§ GOAL OF THE EXERCISE:
In the entries below, find the line with "Hovedscenen på Miniøya, tatt" and the line with "Berlin - Weinhaus"; reproduce those two lines and all lines between them exactly, without pictures.

§ AVAILABLE DATA:
######

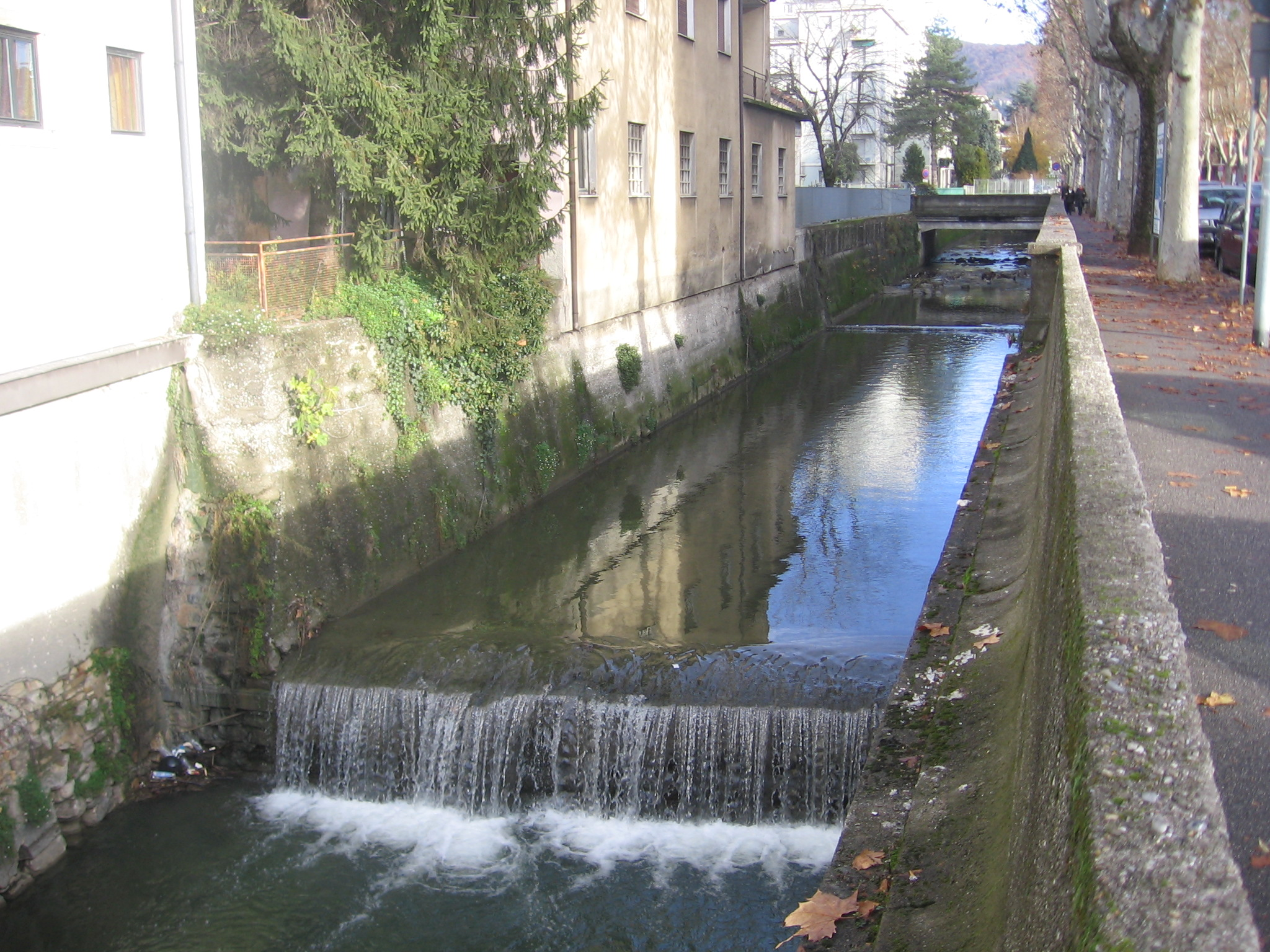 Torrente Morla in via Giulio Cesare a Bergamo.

######

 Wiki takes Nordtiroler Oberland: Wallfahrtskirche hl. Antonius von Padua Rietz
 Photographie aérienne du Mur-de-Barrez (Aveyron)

######

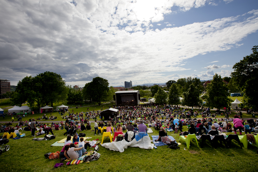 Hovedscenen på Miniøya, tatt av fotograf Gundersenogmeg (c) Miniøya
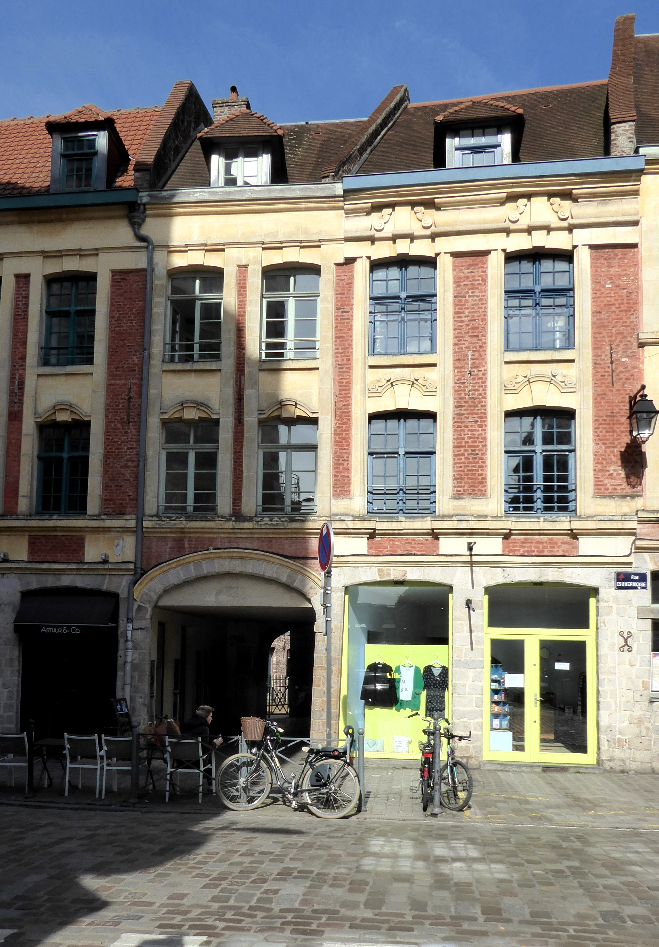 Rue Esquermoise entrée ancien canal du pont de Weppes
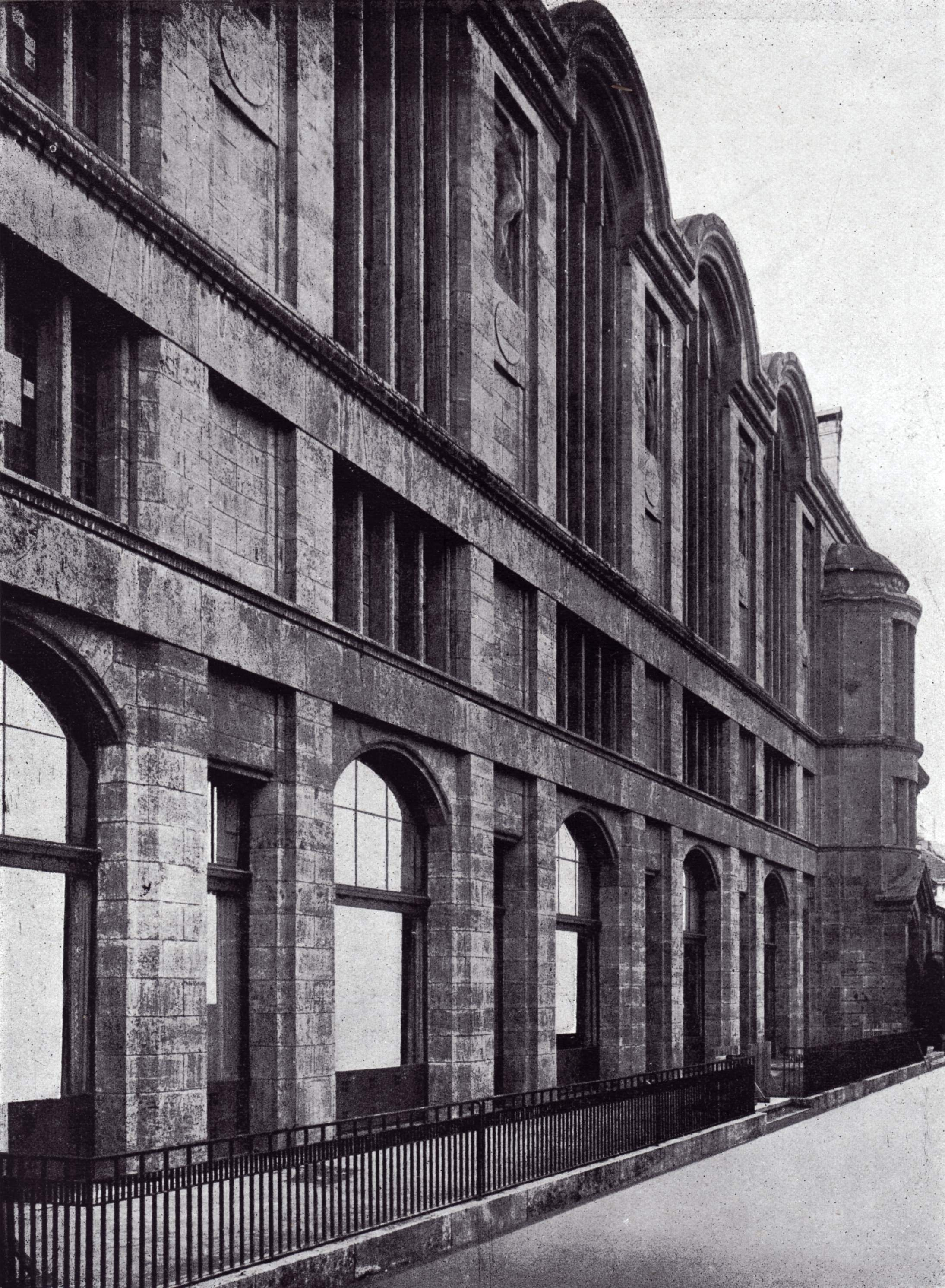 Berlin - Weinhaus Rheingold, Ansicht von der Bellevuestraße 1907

######

§ RESULT FOR THIS TASK:
 Hovedscenen på Miniøya, tatt av fotograf Gundersenogmeg (c) Miniøya
 Rue Esquermoise entrée ancien canal du pont de Weppes
 Berlin - Weinhaus Rheingold, Ansicht von der Bellevuestraße 1907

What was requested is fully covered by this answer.